Ich würde eine Störung der Gruppenarbeit eher als allgemeine Unfähigkeit interpretieren, sich auf ein Thema bei dieser Methode einzulassen. Ich unterrichte fast alle Fächer in der Klasse und da sind es immer dieselben Kinder, die Probleme in der Gruppenarbeit haben. Das zeigt ganz deutlich, dass sie darin allgemein ein Problem haben, was jetzt nichts direkt mit dem Fach zu tun hat. Deshalb gibt es dann eine Bemerkung und evtl. eine entsprechende Note im Sozialverhalten.
Ja und diesen Schülern fehlt also die Kompetenz unter gegebenen Bedinungen (hier: Teamarbeit in der Gruppe) erforderliche Leistungen zu bringen. Das ist ganz klar etwas, was in die Note für das Fach einfließen kann.
Das ist ein bewertbare Leistung, eine messbare Kompetenz. Würde die Person später in einem Forschungsteam arbeiten und dort eben keine Leistung erbringen (weil er eben Teamarbeit nicht kann), würde das doch auch seine Bewertung (zumindest anteilig) schmälern.
So ein Schüler kann das ja eventuell im Schriftlichen (dafür haben wir so etwas ja!) ausgleichen, aber für die Unterrichtsstunde, wo er während einer Gruppenarbeit stört, oder während einer Diskussion im Plenum stört, von mir eine 5. Die verrechne ich dann mit vielleicht besseren Phasen, einem tollen Plakat oder was weiß ich, aber, wenn er eine Kompetenz (und sei es eben nur Kommunikation) nicht erfüllt, ist es fachlich bewertbar.
Das ist das einzig tolle an diesen neuen Kompetenzen, es geht eben nicht nur um rein fachlich richtige Aussagen, sondern um viele weitere, teilweise auch personale Kompetenzen.
Und das finde ich realistisch. Auch später in jedem Beruf zählen auch all diese Kompetenzen für eine erfolgreiche Ausübung des Berufs mit rein. Mir kann keiner erzählen, dass jemand dort "sehr gute" Arbeit leistet, wenn er in der Besprechung mit dem Chef dazwischensabbelt, ständig zu spät kommt, herummault, ihm aufgetragene Aufgaben liegen lässt, weil er sich lieber mit den Kollegen über ein fremdes Thema unterhält.
Ja klar, der Hauptteil der Note, so sehe ich das auch, ist die fachliche Leistung.

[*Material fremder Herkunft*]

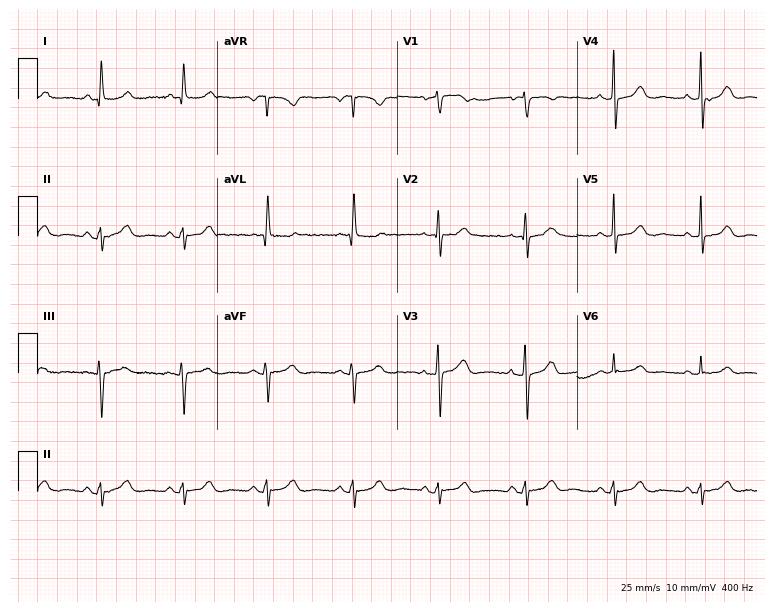
Standard 12-lead ECG recorded from a female patient, 62 years old (7.3-second recording at 400 Hz). Read as a normal ECG.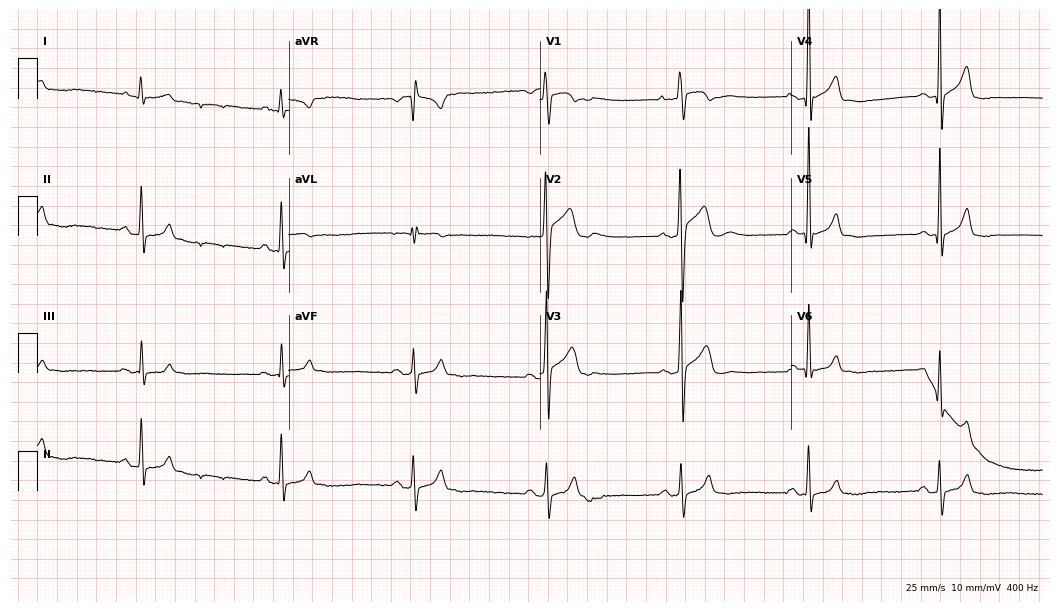
12-lead ECG from a 26-year-old man (10.2-second recording at 400 Hz). Shows sinus bradycardia (a sinus rate of 50 beats per minute or less).

Aber auch viele weitere Kompetenzen sind wichtig und die müssen nach den neuen Bildungsstandards Berücksichtigung finden.
Ich habe beispielsweise einen echt sehr klugen Schüler in Chemie, der allerdings ständig beim Experimentieren kopflos vorgeht, herumspielt und sich nicht an die Anleitung hält. Man könnte einfach sagen, er blödelt herum, aber seine sonstigen fachlichen Leistungen tendieren eher zu sehr gut. Er hat bei mir eine 2 im Zeugnis bekommen mit dem Hinweis im Gespräch, dass seine experimentelle Kompetenz noch weiter entwickelt werden muss für den sehr guten Bereich. Das hat er eingesehen und ich sehe Besserung.
Genauso melde ich Schülern zurück, wenn sie z.B. im Unterricht zu viel stören. Auch dort müssen noch Kompetenzen (im Bereich des Unterrichtsgesprächs, bei Gruppenarbeiten etc.) entwickelt werden und das sehen die meist auch ein.
Ich bin gelinde gesagt schockiert, dass es tatsächlich noch Lehrer gibt, die ihre Noten nur rein nach der Sachkompetenz vergeben und die anderen Kompetenzen nicht in die Note einfließen lassen.